Faster and accurate detection of E. coli
Kansas State University researchers are helping the cattle industry save millions of dollars each year by developing earlier and accurate detection of E. coli. They have developed and validated a molecular assay that can detect and quantify major genes specific for Shiga toxin-producing E. coli O157:H7.

“Developing a method to detect E. coli before it can potentially contaminate the food supply benefits the beef industry by preventing costly recalls but also benefits the consumer by ensuring the safety of the beef supply,” said Lance Noll, master’s student in veterinary biomedical science. The newly developed test is a molecular assay, or polymerase chain reaction (PCR), that detects bacteria based on genetic sequences, which are the bacteria’s “fingerprints”. The test is rapid and less labor-intensive than existing detection methods. The method can be automated and test many samples in a short period of time.

The test can be used in a diagnostic or research laboratory to accurately detect E. coli and can help with quality control in cattle facilities. “The novelty of this test is that it targets four genes,” said T.G. Nagaraja, university distinguished professor of diagnostic medicine and pathobiology. “We are constantly working on finding better and more sensitive ways to detect these pathogens of E. coli in cattle feces.”

CO2 laser labels on orangesCO2 laser labels fresh produce
Laser-marked labels for fresh fruits and vegetables will soon be on the shelves of some UK supermarkets, thanks to an agreement between leading retailer Marks & Spencer and technology company Laser Food, Valencia, Spain. The British retailer will be piloting the laser labeling system with oranges in several of its stores over the coming months. If successful, Marks & Spencer said the technology could potentially be used with other fruit and vegetable categories in the future.

“We thought it was an interesting concept to try because often fresh produce is stickered, which can be difficult to remove, plus there can be a lot of design changes, so growers can be left with stockpiles of stickers that they can’t use,” said Andrew Mellonie, Senior Agronomist at Marks & Spencer. “From this point of view, the concept would fit in with Marks & Spencer’s Plan A for sustainability.”

The technology, which offers a cost-effective, eco-friendly alternative to traditional, paper fruit labels, works by removing the pigment from a miniscule area of fruit surfaces and applying contrasting liquid, allowing producers to inscribe almost any form of logo.

Some foodstuffs develop a distinguishable mark on its surface due to the direct depigmentation action of the carbon dioxide laser beam. However, some produce do not mark easily. For those products, the EU permits the use of iron oxides and hydroxides (E 172) as a contrast enhancer, hydroxypropyl methyl cellulose (E 464) as a glazing agent, and polysorbates (E 432-436) as emulsifiers in the contrast enhancer preparation in order to improve the contrast and to allow indelible marking of certain fruits.

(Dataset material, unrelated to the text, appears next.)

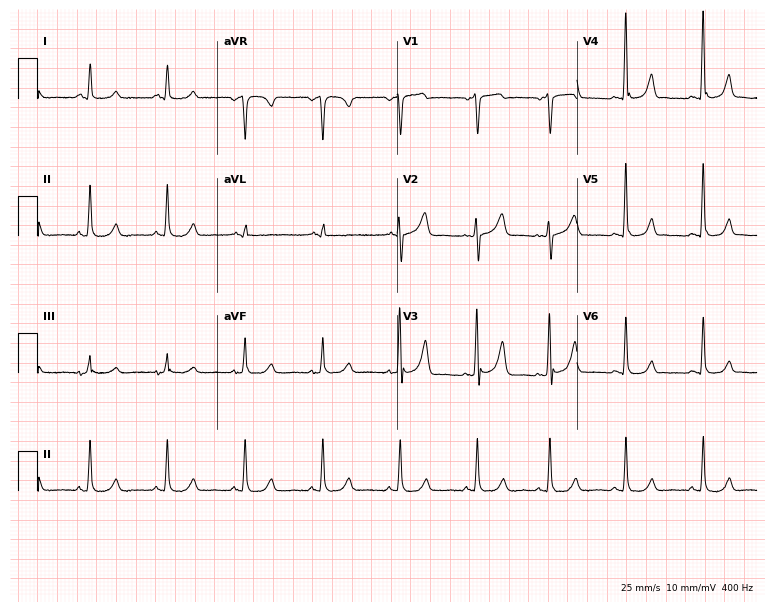
Standard 12-lead ECG recorded from a female, 66 years old. None of these six findings is recorded: first-degree AV block, right bundle branch block, left bundle branch block, sinus bradycardia, atrial fibrillation, sinus tachycardia. Only these six findings were labelled.
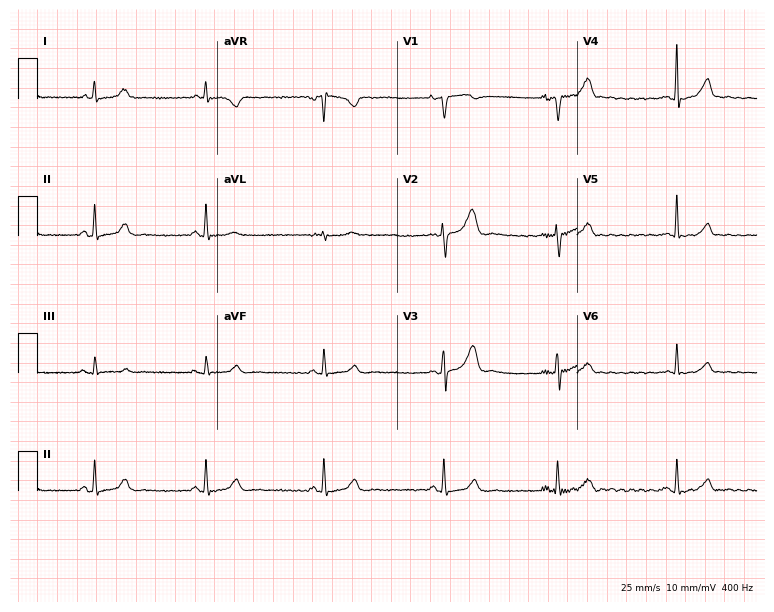
12-lead ECG from a 39-year-old female (7.3-second recording at 400 Hz). Recorded interpretation: within normal limits.

Tomato fiber for car parts
Ford Motor Co. and H.J. Heinz Co. are exploring the use of tomato fibers in developing sustainable, composite materials for use in vehicle manufacturing. Specifically, dried tomato skins could become the wiring brackets in a Ford vehicle or the storage bin a Ford customer uses to hold coins and other small objects.

“We are exploring whether this food processing byproduct makes sense for an automotive application,” said Ellen Lee, Plastics Research Technical Specialist for Ford. “Our goal is to develop a strong, lightweight material that meets our vehicle requirements, while at the same time reducing our overall environmental impact.”

At Heinz, researchers were looking for innovative ways to recycle and repurpose peels, stems, and seeds from the more than 2 million tons of tomatoes the company uses annually to produce its best-selling product: Heinz Ketchup. “We are delighted that the technology has been validated,” said Vidhu Nagpal, Associate Director, Packaging R&D for Heinz. “Although we are in the very early stages of research, and many questions remain, we are excited about the possibilities this could produce for both Heinz and Ford, and the advancement of sustainable 100% plant-based plastics.”